Problem statement =
Retype each line of the data below exactly, beginning with the first and ending with the one that contains "sample: Activated Jurkat CD4+ T cells". Pictures do not belong in the copy.

Content starts

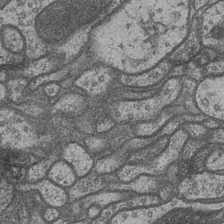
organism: Drosophila
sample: Optic medulla
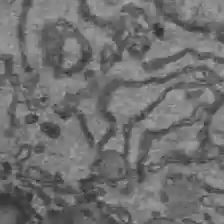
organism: C57BL Mouse
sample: Liver
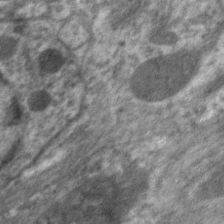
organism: C. elegans
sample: Pharynx
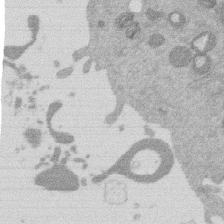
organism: Mouse
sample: Dividing mouse embryo 1 cell stage
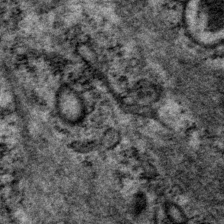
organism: P. pacificus
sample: Pharynx
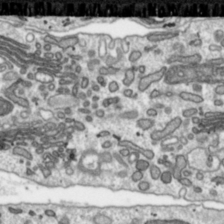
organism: Toxoplasma gondii
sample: Parasites in a vacuole inside a host cell
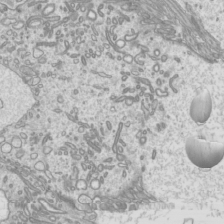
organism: Mouse
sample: Cilia; mouse epididymis
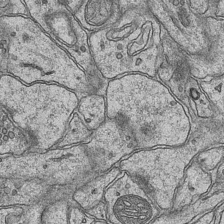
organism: Mouse
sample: CA1 Hippocampus
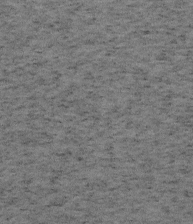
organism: Mouse
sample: OT-I killer T cells with ID8 ovarian cancer cells
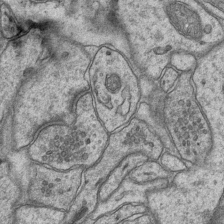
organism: Mouse
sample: CA1 Hippocampus
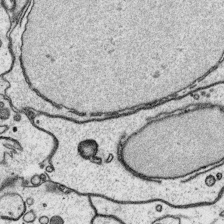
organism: Platynereis dumerilii
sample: Parapodia
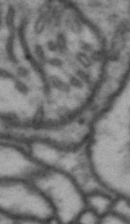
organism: Drosophila
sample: Brain
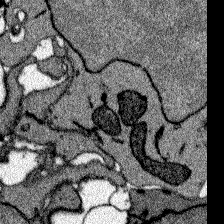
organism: Zebrafish
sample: Larval olfactory bulb
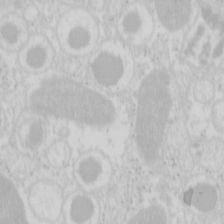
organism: Mouse
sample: Pancreas
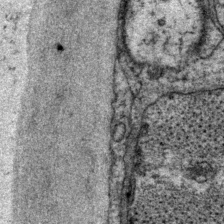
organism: P. pacificus
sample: Pharynx
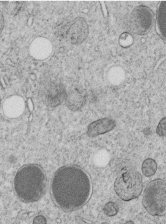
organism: C. elegans
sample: C. elegans embryo early stage
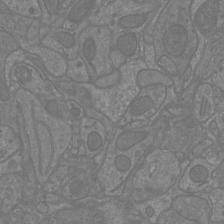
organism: Mouse
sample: Cortical neurons
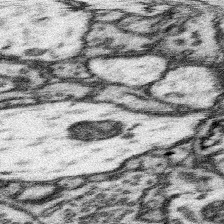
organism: Mouse
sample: Somatosensory cortex neuropil
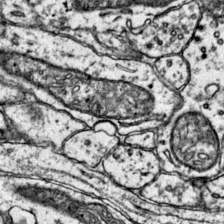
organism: Mouse
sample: Primary visual cortex
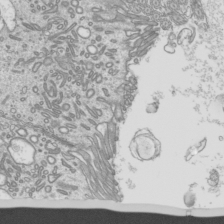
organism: Mouse
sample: Cilia; mouse epididymis
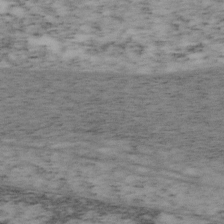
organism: Mouse
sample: OT-I killer T cells with ID8 ovarian cancer cells
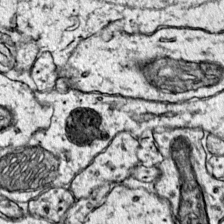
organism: Mouse
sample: Primary visual cortex
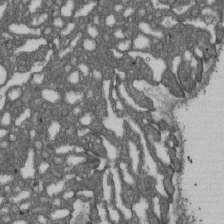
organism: Drosophila
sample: Nephrocyte
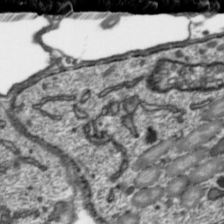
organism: Toxoplasma gondii
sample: Parasites in a vacuole inside a host cell
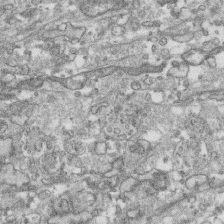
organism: Human
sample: CRL-1474
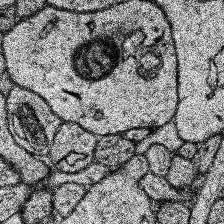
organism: Human
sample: Temporal Lobe
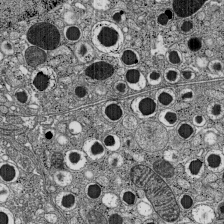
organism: C57BL Mouse
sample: Pancreatic islet
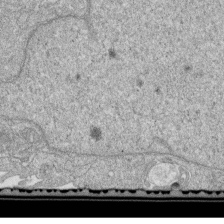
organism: Human
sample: HeLa cell HIV synapse
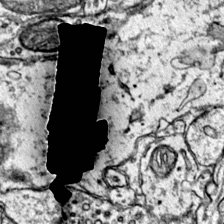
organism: Mouse
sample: Primary visual cortex
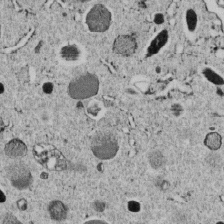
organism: C. elegans
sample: C. elegans embryo early stage
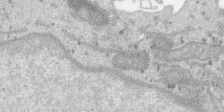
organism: Human
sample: Lung epithelial cells infected with SARS-CoV-2
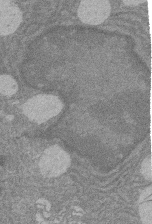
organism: Rat
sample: Salivary granule
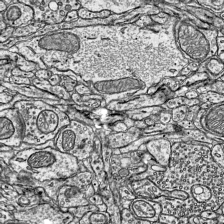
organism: Mouse
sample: Visual Cortex
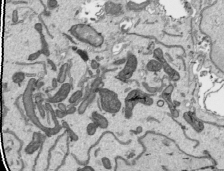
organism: Human
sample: Mitochondria in HCT116 cells
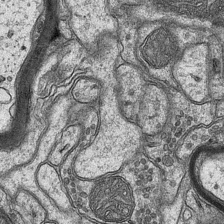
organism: Mouse
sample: CA1 Hippocampus
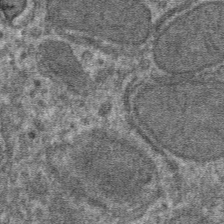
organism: Mouse
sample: Mouse hepatocytes
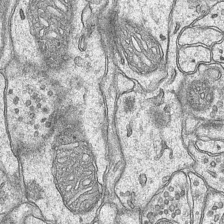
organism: Mouse
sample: CA1 Hippocampus
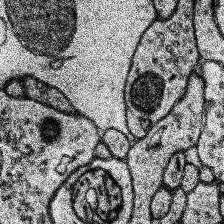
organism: Human
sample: Temporal Lobe
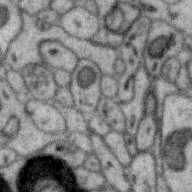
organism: Zebra finch
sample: Brain
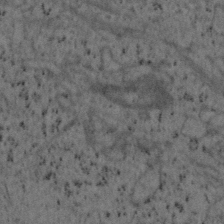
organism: Human
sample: HeLa cells
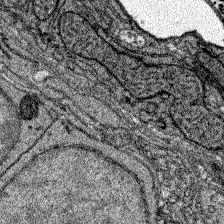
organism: Zebrafish
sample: Larval olfactory bulb
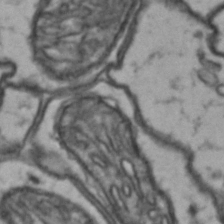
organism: Drosophila
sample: Brain
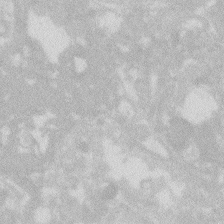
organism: Zebrafish
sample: Macrophage
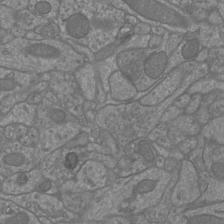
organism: Mouse
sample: Cortical neurons
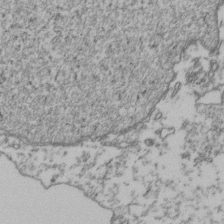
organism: Human
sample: Activated Jurkat CD4+ T cells
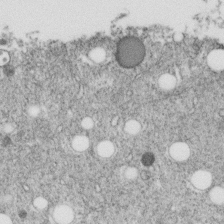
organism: C. elegans
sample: C. elegans embryo early stage
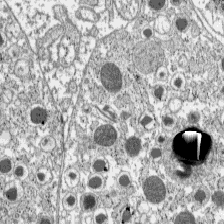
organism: C57BL Mouse
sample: Pancreatic islet
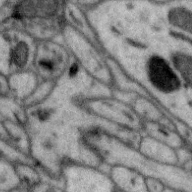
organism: Zebra finch
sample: Brain
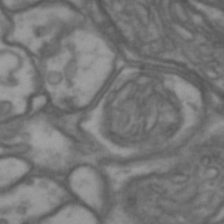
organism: Drosophila
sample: Brain
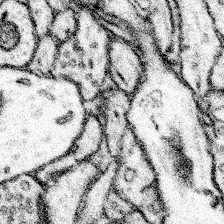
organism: Mouse
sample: Somatosensory cortex neuropil
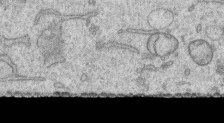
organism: Human
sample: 1205lu cells
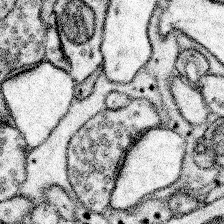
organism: Mouse
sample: Somatosensory cortex neuropil
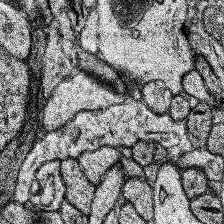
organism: Human
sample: Temporal Lobe
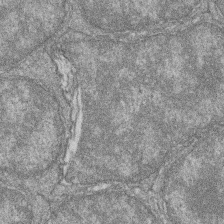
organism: Zebrafish
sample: Cilia; retinal pigment epithelium
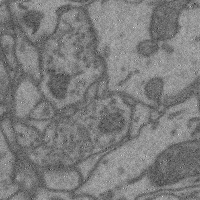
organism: Mouse
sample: Cerebral cortex
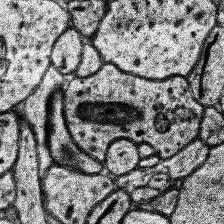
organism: Human
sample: Temporal Lobe
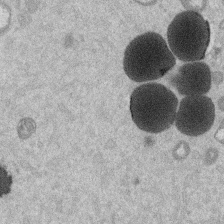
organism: Mouse
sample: Dividing mouse embryo 1 cell stage
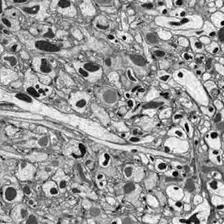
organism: Drosophila
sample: Optic lobe
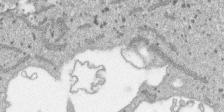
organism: Human
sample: Lung epithelial cells infected with SARS-CoV-2
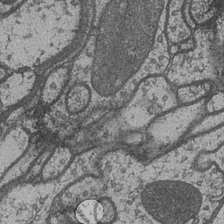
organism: Drosophila
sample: Optic medulla
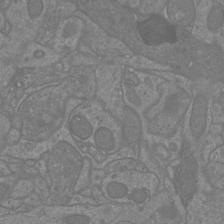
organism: Mouse
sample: Cortical neurons
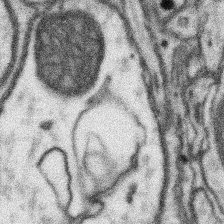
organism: Mouse
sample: Somatosensory cortex neuropil
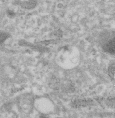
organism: Human
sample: Centriole in RPE cells
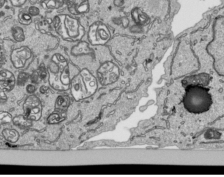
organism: Human
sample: Mitochondria in HCT116 cells
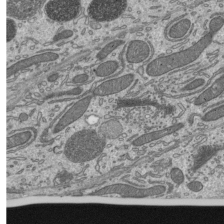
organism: Mouse
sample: Mouse epididymis efferent ductule cilia
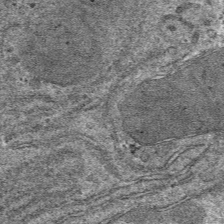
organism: Mouse
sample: Mouse hepatocytes
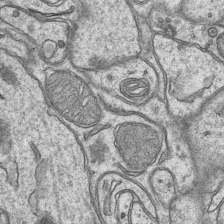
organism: Mouse
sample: CA1 Hippocampus
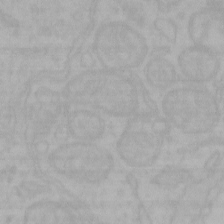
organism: Mouse
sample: Choroid plexus
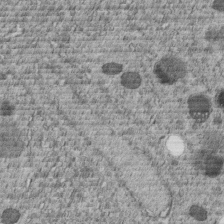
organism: C. elegans
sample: C. elegans embryo early stage
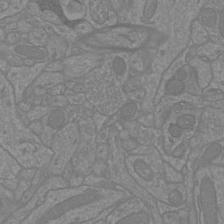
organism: Mouse
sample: Cortical neurons
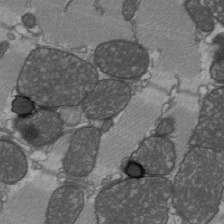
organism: C57BL Mouse
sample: Heart
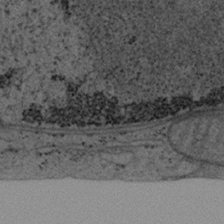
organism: Human
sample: HeLa cells
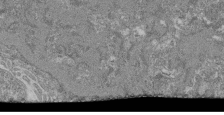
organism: Mouse
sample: Glomerulus
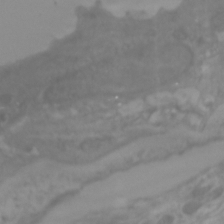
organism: Zebrafish
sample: Zebrafish embryo
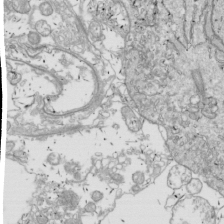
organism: Drosophila
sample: Cell division; meiosis; drosophila spermatocytes
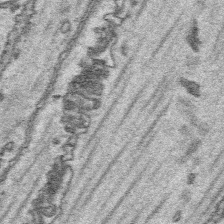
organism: Platynereis dumerilii
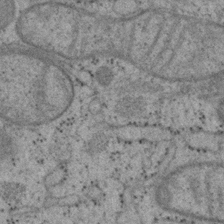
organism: Human
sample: HeLa cells
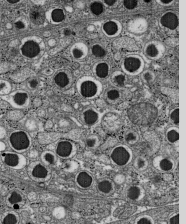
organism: C57BL Mouse
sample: Pancreatic islet
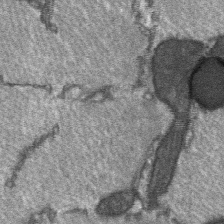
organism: C57BL Mouse
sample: Soleus
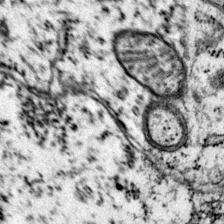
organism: Mouse
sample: Primary visual cortex
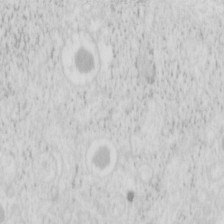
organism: Mouse
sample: Pancreas
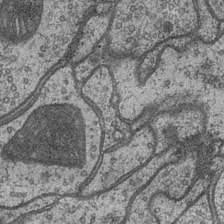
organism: Drosophila
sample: Optic medulla
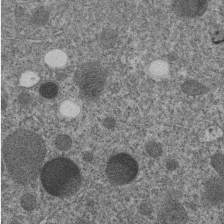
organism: C. elegans
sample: C. elegans embryo early stage
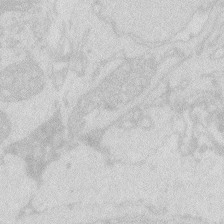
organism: Zebrafish
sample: Macrophage
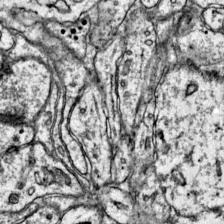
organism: Mouse
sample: Primary visual cortex
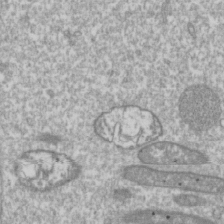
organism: Drosophila
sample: Cell division; meiosis; drosophila spermatocytes
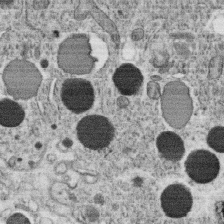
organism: C. elegans
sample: C. elegans oocyte; sperm cells
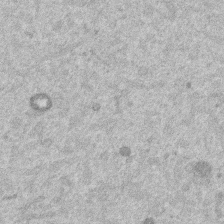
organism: Mouse
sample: Dividing mouse embryo 1 cell stage
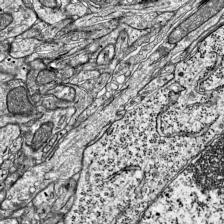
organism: Mouse
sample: Visual Cortex
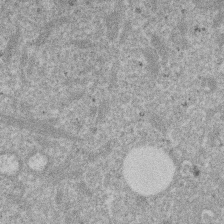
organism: Mouse
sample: Dividing mouse embryo 1 cell stage
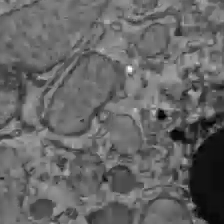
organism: C57BL Mouse
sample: Liver
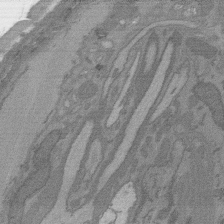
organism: C. elegans
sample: AFD neurons C. elegans
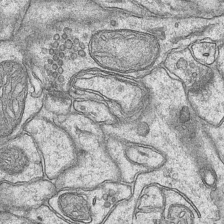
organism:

Content ends

Exercise result =
organism: Drosophila
sample: Optic medulla
organism: C57BL Mouse
sample: Liver
organism: C. elegans
sample: Pharynx
organism: Mouse
sample: Dividing mouse embryo 1 cell stage
organism: P. pacificus
sample: Pharynx
organism: Toxoplasma gondii
sample: Parasites in a vacuole inside a host cell
organism: Mouse
sample: Cilia; mouse epididymis
organism: Mouse
sample: CA1 Hippocampus
organism: Mouse
sample: OT-I killer T cells with ID8 ovarian cancer cells
organism: Mouse
sample: CA1 Hippocampus
organism: Platynereis dumerilii
sample: Parapodia
organism: Drosophila
sample: Brain
organism: Zebrafish
sample: Larval olfactory bulb
organism: Mouse
sample: Pancreas
organism: P. pacificus
sample: Pharynx
organism: C. elegans
sample: C. elegans embryo early stage
organism: Mouse
sample: Cortical neurons
organism: Mouse
sample: Somatosensory cortex neuropil
organism: Mouse
sample: Primary visual cortex
organism: Mouse
sample: Cilia; mouse epididymis
organism: Mouse
sample: OT-I killer T cells with ID8 ovarian cancer cells
organism: Mouse
sample: Primary visual cortex
organism: Drosophila
sample: Nephrocyte
organism: Toxoplasma gondii
sample: Parasites in a vacuole inside a host cell
organism: Human
sample: CRL-1474
organism: Human
sample: Temporal Lobe
organism: C57BL Mouse
sample: Pancreatic islet
organism: Human
sample: HeLa cell HIV synapse
organism: Mouse
sample: Primary visual cortex
organism: C. elegans
sample: C. elegans embryo early stage
organism: Human
sample: Lung epithelial cells infected with SARS-CoV-2
organism: Rat
sample: Salivary granule
organism: Mouse
sample: Visual Cortex
organism: Human
sample: Mitochondria in HCT116 cells
organism: Mouse
sample: CA1 Hippocampus
organism: Mouse
sample: Mouse hepatocytes
organism: Mouse
sample: CA1 Hippocampus
organism: Human
sample: Temporal Lobe
organism: Zebra finch
sample: Brain
organism: Human
sample: HeLa cells
organism: Zebrafish
sample: Larval olfactory bulb
organism: Drosophila
sample: Brain
organism: Zebrafish
sample: Macrophage
organism: Mouse
sample: Cortical neurons
organism: Human
sample: Activated Jurkat CD4+ T cells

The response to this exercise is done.